SDF Quickstart
Provisioning and operating a Stateful Dataflow requires the following system components:
-
Fluvio Cluster to enable dataflows to consume and produce streaming data.
-
SDF CLI to deploy, or build and test dataflows.
-
Dataflow File to define the schema, composition, services, and operations.
The Stateful Dataflows can be built, tested, and run locally during preview releases. As we approach general availability, they can also be deployed in your InfinyOn Cloud cluster. In addition, the dataflows may be published to [Hub] and shared with others with one click and installation.
Inline Definitions
Inline dataflows are dataflow.yaml files that include everything necessary to run a data pipeline. Inline dataflows are useful for trying out various features of the product. Deploying an inline dataflow is simple:
While inline dataflows are a breeze to get started with, maintaining code in yaml
is not always ideal. For complex projects, we recommend using Composable Dataflows.
Create and Run a Dataflow
Let's create a simple dataflow to split a sentence into words and count the words.

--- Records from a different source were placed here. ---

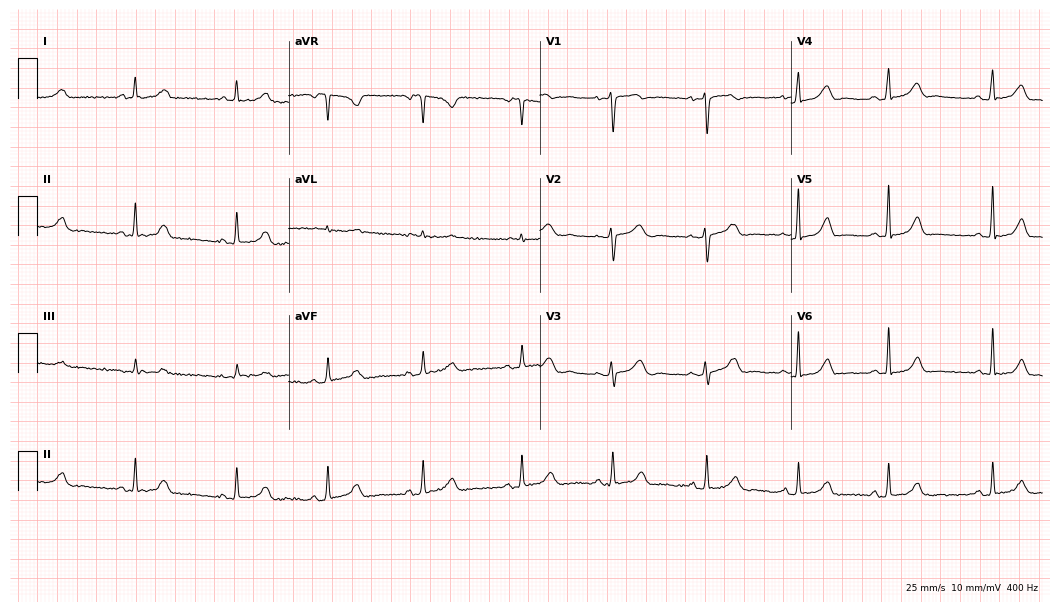
ECG (10.2-second recording at 400 Hz) — a 40-year-old female. Labelled as a normal ECG.
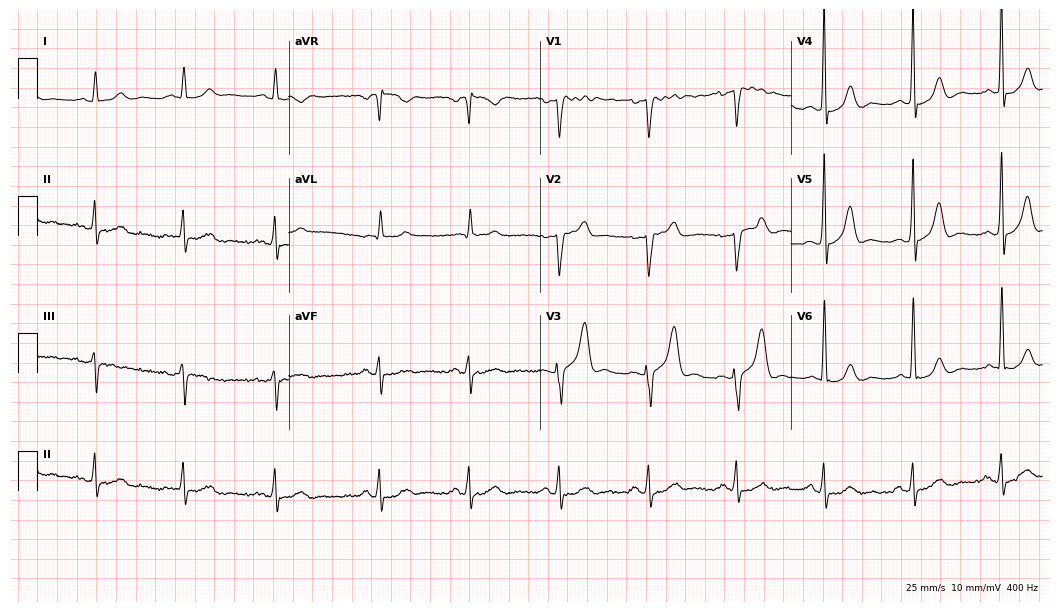
Electrocardiogram, a male, 74 years old. Of the six screened findings (first-degree AV block, right bundle branch block (RBBB), left bundle branch block (LBBB), sinus bradycardia, atrial fibrillation (AF), sinus tachycardia), none is recorded. Findings outside these six are not listed.
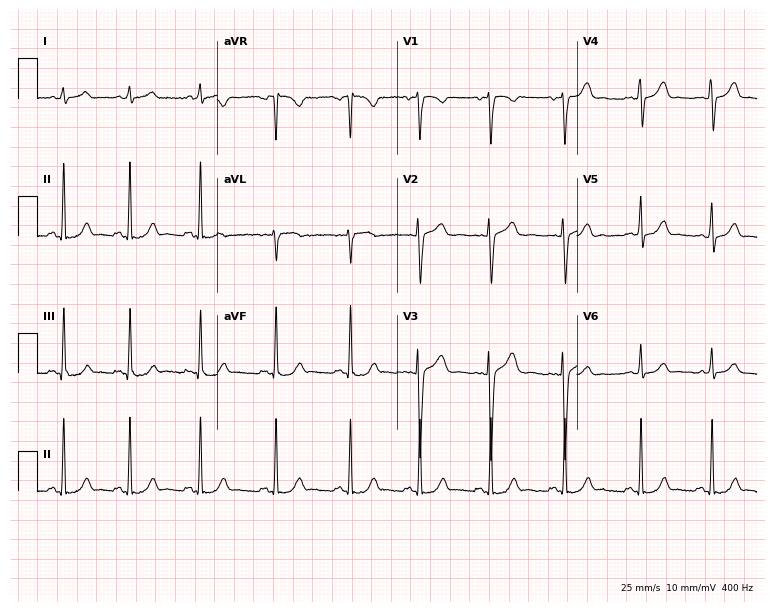
ECG — a 29-year-old woman. Labelled as a normal ECG.

1. Create the Dataflow file
Ceate a dataflow file in the directory split-sentence
directory:
$ mkdir -p split-sentence-inline
$ cd split-sentence-inline
Create the dataflow.yaml
and add the following content:
apiVersion: 0.5.0
meta:
name: split-sentence-inline
version: 0.1.0
namespace: example
config:
converter: raw
topics:
sentence:
schema:
value:
type: string
converter: raw
words:
schema:
value:
type: string
converter: raw
services:
sentence-words:
sources:
- type: topic
id: sentence
transforms:
- operator: flat-map
run: |
fn sentence_to_words(sentence: String) -> Result<Vec<String>> {
Ok(sentence.split_whitespace().map(String::from).collect())
}
- operator: map
run: |
pub fn augment_count(word: String) -> Result<String> {
Ok(format!("{}({})", word, word.chars().count()))
}
sinks:
- type: topic
id: words
2. Run the Dataflow
Use sdf
command line tool to run the dataflow:
$ sdf run --ui --ephemeral
Use --ui
to generate the graphical representation and run the Studio.
3. Test the Dataflow
Produce sentences to in sentence
topic:
$ fluvio produce sentence
Hello world
Hi there
Consume from words
to retrieve the result:
$ fluvio consume words -Bd
Hello(5)
world(5)
Hi(2)
there(5)
4. Show State
The dataflow collects runtime metrics that you can inspect in the runtime terminal.
Check the sentence-to-words
counters:
>> show state sentence-words/sentence-to-words/metrics
Key Window succeeded failed
stats * 2 0
Check the augment-count
counters:
>> show state sentence-words/augment-count/metrics
Key Window succeeded failed
stats * 4 0
Congratulations! You've successfully built and run a composable dataflow! The project is available for download in github.
5. Clean-up
Exit sdf
terminal and remove the topics:
sdf clean --force
Note The --force
keyword should only be used if you want to remove everything, including the topics created by this dataflow.